Vediamo ora di raccogliere alcuni punti alla luce di quanto detto per leggere qualcuno tra i testi più stimolanti e meno noti della raccolta: non procederò a una lettura integrale ed escluderò alcuni testi famosissimi proprio perché ben noti e ben studiati, tanto nelle opere recenti di Diaco e Bonavita, quanto in alcuni degli scritti critici precedenti.14 Piuttosto è interessante qui leggere le linee di continuità tra testi e sezioni che dimostrano l’esistenza di una prassi poetica come prassi politica sul terreno specifico della letteratura.

Che Fortini infatti dovesse in qualche modo uscire dall’impasse a cui aveva condotto la commistione semplice di lirismo diaristico e impegno politico ancora una volta è ben dimostrato dalle analisi filologiche condotte da Bonavita nel suo libro sulla tormentata vicenda redazionale di Poesia ed errore e in questo senso bisogna a mio parere interpretare la citazione di Majakovskij che apre la sezione Un’altra attesa: «è bene scrivere una poesia sul primo maggio fin da novembre o dicembre».15 Anzitutto siamo al contrario del diarismo, una poesia sì d’occasione ma preparata anticipatamente, l’occasione si fa dunque oggetto di consapevole arte piuttosto che sussulto psichico e ispirazione momentanea (di contro a tutto il lirismo e a quel tanto di impressionistico che ancora sopravviveva nella poesia italiana degli anni ’50-60), inoltre però richiama il senso di un’attesa vivificata dal lavoro e il fatto che sia il primo maggio, festa dei lavoratori, non è privo di valore. Molti testi della sezione, quali Un’altra attesa, Non posso e Mattina di Luglio, rappresentano l’alienazione quotidiana nelle forme di una realtà dalla quale l’uomo è estraniato, che vede naturale e pietrificata: «La pietra della morta realtà» di Non posso. Essa appare in termini vicini ai processi di reificazione descritti nel Capitale: «all’uomo viene così contrapposta la propria attività [attraverso la forma merce che occulta la relazione sociale tra produttore e lavoro], il proprio lavoro, come qualcosa di oggettivo e di indipendente che lo domina secondo leggi autonome che gli sono estranee».16 Altri ancora come L’ora delle basse opere situano questa alienazione in uno scenario meno indistinto e vanno verso una rappresentazione, sia pure a tratti espressionistica, della realtà del capitalismo italiano degli anni Sessanta e dei suoi mutamenti, è il caso dei graffianti Ringraziamenti di Santo Stefano:

Principi potenti cuoi,
principi unghie di marmo,
signori di tutti noi,
voi di invisibili armi,
voi che ci avete creati
ciechi e quieti come le merci
sigillate nei mercati,
come i visceri lerci
dei macelli, che vanno
nei vostri splendidi autoclavi,

sazi nei doponatali
vi ringraziano gli schiavi.

Il testo, voluta parodia di una preghiera liturgica, rivela la natura tutt’altro che sovraterrena del malessere “esistenziale”, per così dire, che aleggia in molte poesie della raccolta, Fortini sa bene che i rapporti di produzione generano rapporti sociali e i rapporti sociali la coscienza, per questo la «morta realtà» è qualcosa di più di un’illusione, è il tempo nel quale è consentito ai signori di creare gli schiavi dalla sazietà degli schiavi stessi.

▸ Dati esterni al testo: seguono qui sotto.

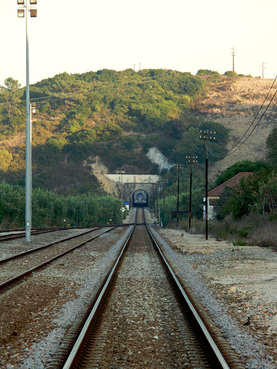 Via férrea: Linha do Oeste [PK 64] Local: Estação de Torres Vedras Data e hora: 21 de Setembro de 2004 [18h48] Sentido: Cacém ao fundo, os Túneis da Certã, do Cabaço e da Boiaca.
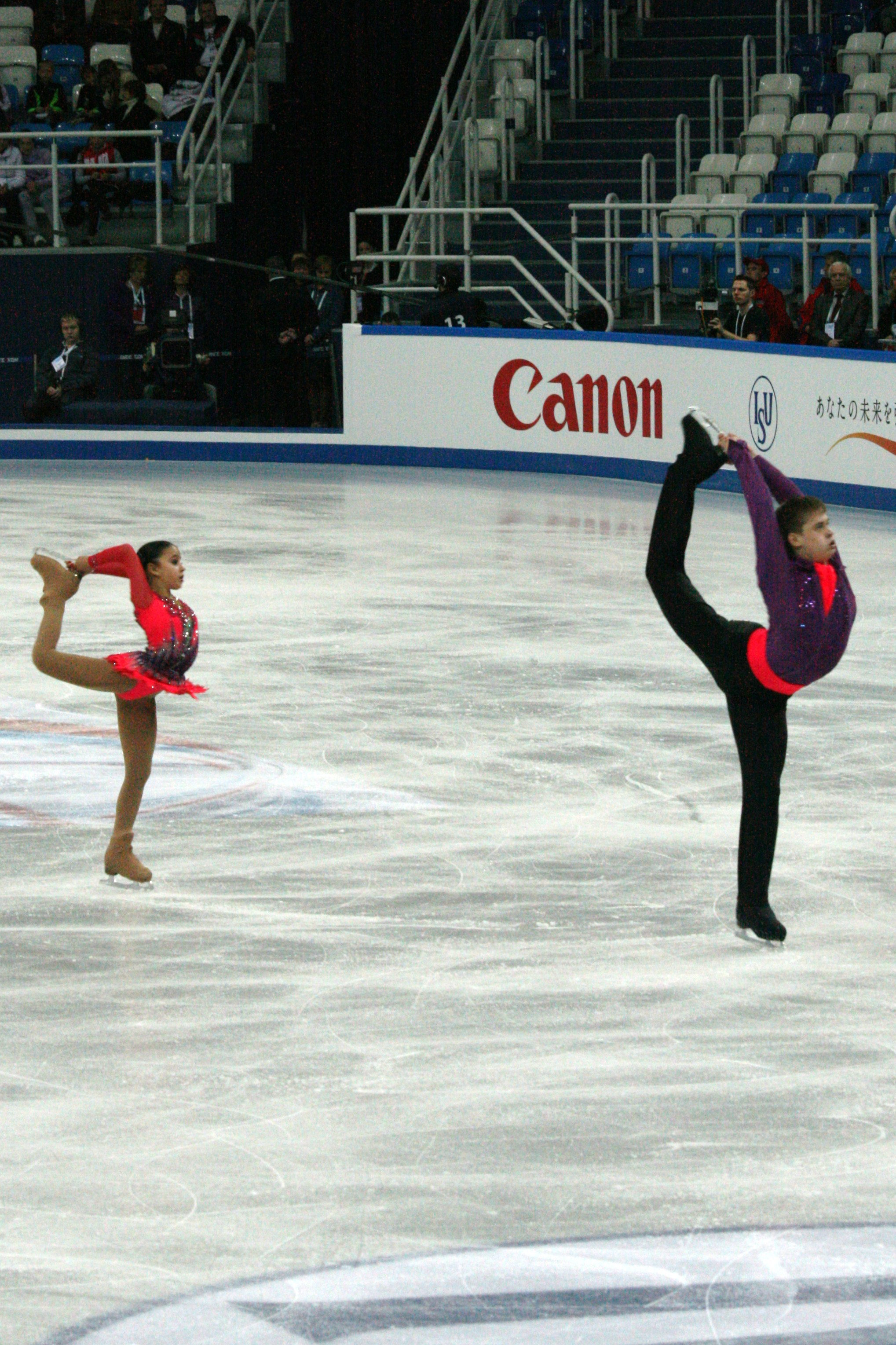 Лина Фёдорова и Максим Мирошкин (Россия) на финале Гран-при среди юниоров 2012-2013. Произвольная программа.
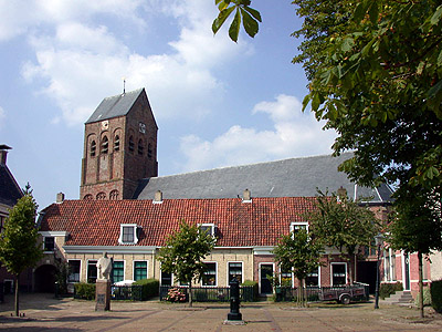 Ferwert, tsjerke

Qui emerge un primo problema al quale Una volta per sempre ha dovuto rispondere: se l’uomo si è alienato dai suoi prodotti sociali e percepisce la realtà come stante intorno e di fronte a lui quale condizione data con leggi autonome cosa potrà fare la letteratura? Può un’attività sociale, sia pure di tipo artistico ed estetico, rappresentare qualcosa di diverso dall’alienazione della coscienza se di quella coscienza è frutto? Una strada potrebbe essere la denuncia di questa alienazione: è per esempio la scelta di Pasolini in opere come La religione del mio tempo o Poesia in forma di rosa, ma anche del gruppo del Menabò che preparò il numero su letteratura e industria (Vittorini, Calvino, Scalia e Sereni tra gli altri), un’altra sarebbe nella mimesi linguistica e tematica di quella alienazione come forma di piena autenticità (come ad esempio tentarono gli autori del Gruppo 63, e paradigmatici sono in questo senso i poemetti di Pagliarani), una terza quella di indicare nella poesia o nell’arte stessa una via privilegiata della coscienza, tanto privilegiata da poter fare ricorso a forme di inconscia consapevolezza che bruciano i processi conoscitivi e rappresentativi (è la teoria dell’ispirazione, ma anche quella di molta letteratura a matrice simbolista, religiosa, orfica e surrealista).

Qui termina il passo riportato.